Machine learning algorithms may be employed for a variety of purposes. For example, a machine learning algorithm may be used to categorize data, form clusters of entities having similar characteristics, make recommendations relating to content, rank results in an Internet search, analyze data in an enterprise, and so on.
Machine learning algorithms typically employ vectors to represent entities that are the subject of the “learning.” However, in certain cases traditional techniques that were employed to construct vectors could be quite difficult as they may involve a great deal of experience. Therefore, these traditional techniques could be difficult to utilize and were often limited to sophisticated users that had this knowledge and experience.
Feature vector construction techniques are described. In one or more implementations, an input is received at a computing device that describes a graph query that specifies one of a plurality of entities to be used to query a knowledge base graph. A feature vector is constructed, by the computing device, having a number of indicator variables, each of which indicates observance of a sub-graph feature represented by a respective indicator variable in the knowledge base graph.
This Summary is provided to introduce a selection of concepts in a simplified form that are further described below in the Detailed Description. This Summary is not intended to identify key features or essential features of the claimed subject matter, nor is it intended to be used as an aid in determining the scope of the claimed subject matter.
The detailed description is described with reference to the accompanying figures. In the figures, the left-most digit(s) of a reference number identifies the figure in which the reference number first appears. The use of the same reference numbers in different instances in the description and the figures may indicate similar or identical items.

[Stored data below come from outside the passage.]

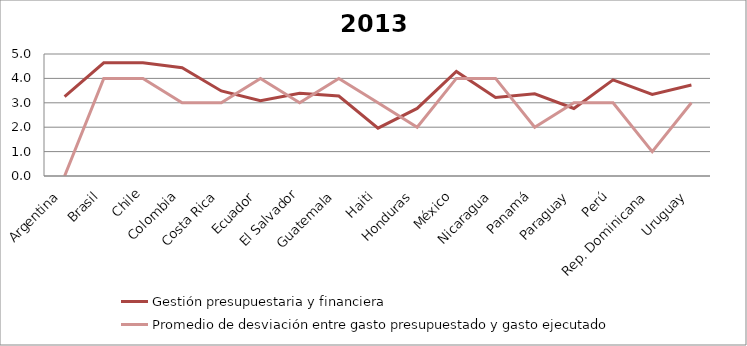
| Category | Gestión presupuestaria y financiera | Promedio de desviación entre gasto presupuestado y gasto ejecutado |
|---|---|---|
| Argentina | 3.253 | 0 |
| Brasil | 4.64 | 4 |
| Chile | 4.64 | 4 |
| Colombia | 4.44 | 3 |
| Costa Rica | 3.485 | 3 |
| Ecuador | 3.087 | 4 |
| El Salvador | 3.392 | 3 |
| Guatemala | 3.275 | 4 |
| Haiti | 1.961 | 3 |
| Honduras | 2.771 | 2 |
| México | 4.287 | 4 |
| Nicaragua | 3.22 | 4 |
| Panamá | 3.367 | 2 |
| Paraguay | 2.767 | 3 |
| Perú | 3.94 | 3 |
| Rep. Dominicana | 3.347 | 1 |
| Uruguay | 3.727 | 3 |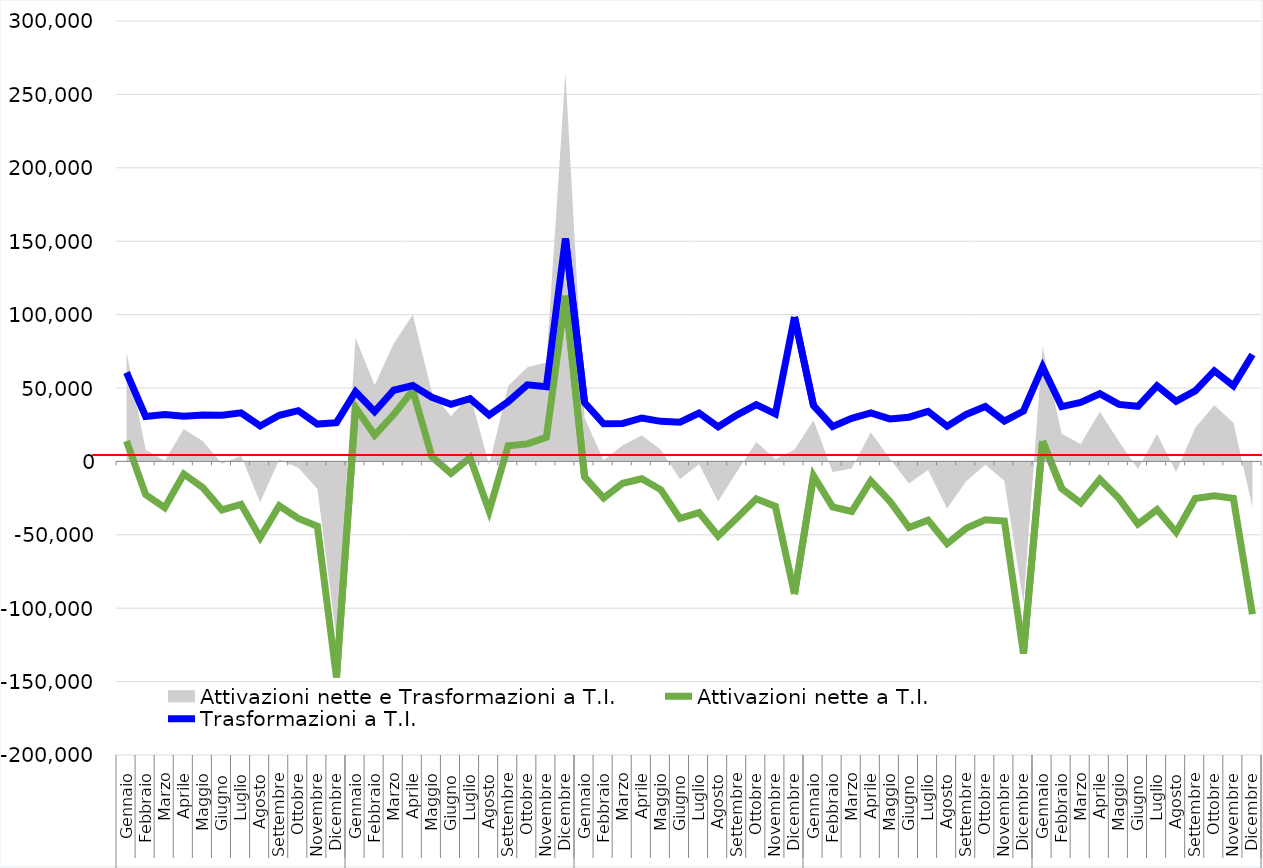
| Category | Attivazioni nette a T.I. | Trasformazioni a T.I. |
|---|---|---|
| 0 | 13801 | 60546 |
| 1 | -22614 | 30630 |
| 2 | -31506 | 31918 |
| 3 | -8593 | 30698 |
| 4 | -17931 | 31622 |
| 5 | -33079 | 31395 |
| 6 | -29219 | 33122 |
| 7 | -51907 | 24123 |
| 8 | -30231 | 31408 |
| 9 | -38837 | 34535 |
| 10 | -44103 | 25410 |
| 11 | -147156 | 26415 |
| 12 | 36671 | 47468 |
| 13 | 17937 | 33982 |
| 14 | 31926 | 48460 |
| 15 | 48245 | 51701 |
| 16 | 3178 | 43672 |
| 17 | -8238 | 38912 |
| 18 | 2562 | 42807 |
| 19 | -33811 | 31512 |
| 20 | 10661 | 40715 |
| 21 | 11939 | 52181 |
| 22 | 16373 | 50946 |
| 23 | 112884 | 151908 |
| 24 | -10591 | 40104 |
| 25 | -24945 | 25658 |
| 26 | -14888 | 25846 |
| 27 | -11876 | 29559 |
| 28 | -19344 | 27299 |
| 29 | -38851 | 26693 |
| 30 | -34848 | 32963 |
| 31 | -50828 | 23551 |
| 32 | -38410 | 31753 |
| 33 | -25518 | 38677 |
| 34 | -30675 | 32374 |
| 35 | -90391 | 98392 |
| 36 | -9821 | 37937 |
| 37 | -31006 | 23783 |
| 38 | -34117 | 29346 |
| 39 | -13254 | 33034 |
| 40 | -27143 | 28914 |
| 41 | -45103 | 30099 |
| 42 | -40010 | 34111 |
| 43 | -56048 | 23917 |
| 44 | -45530 | 32019 |
| 45 | -39771 | 37421 |
| 46 | -40637 | 27436 |
| 47 | -130950 | 34325 |
| 48 | 13772 | 64298 |
| 49 | -18412 | 37329 |
| 50 | -28288 | 40214 |
| 51 | -12218 | 46061 |
| 52 | -25173 | 38848 |
| 53 | -42637 | 37514 |
| 54 | -32828 | 51504 |
| 55 | -48241 | 41008 |
| 56 | -25232 | 48055 |
| 57 | -23358 | 61679 |
| 58 | -25207 | 51518 |
| 59 | -104108 | 72830 |

Machine learning algorithms for tasks like categorization, clustering, recommendations, ranking, and so on may operate on entities (e.g., documents, people, tweets, chemical compounds, and so on) represented using feature vectors. However, traditional techniques used to construct feature vectors suitable for use by the machine learning algorithms may involve specialized knowledge and experience.
Feature vector construction techniques are described herein. In one or more implementations, these techniques leverage knowledge about entities and corresponding relationships that is aggregated in the form of knowledge base graphs, e.g., triple-stores. These knowledge base graphs may represent knowledge in terms of a graph whose nodes represent entities and whose edges represent relationships between such entities. Such a representation of the entities may operate as a source for automatically constructing features describing the entities in the knowledge base graph. Further discussion of techniques that may be used to construct these feature vectors may be found in relation to the following sections.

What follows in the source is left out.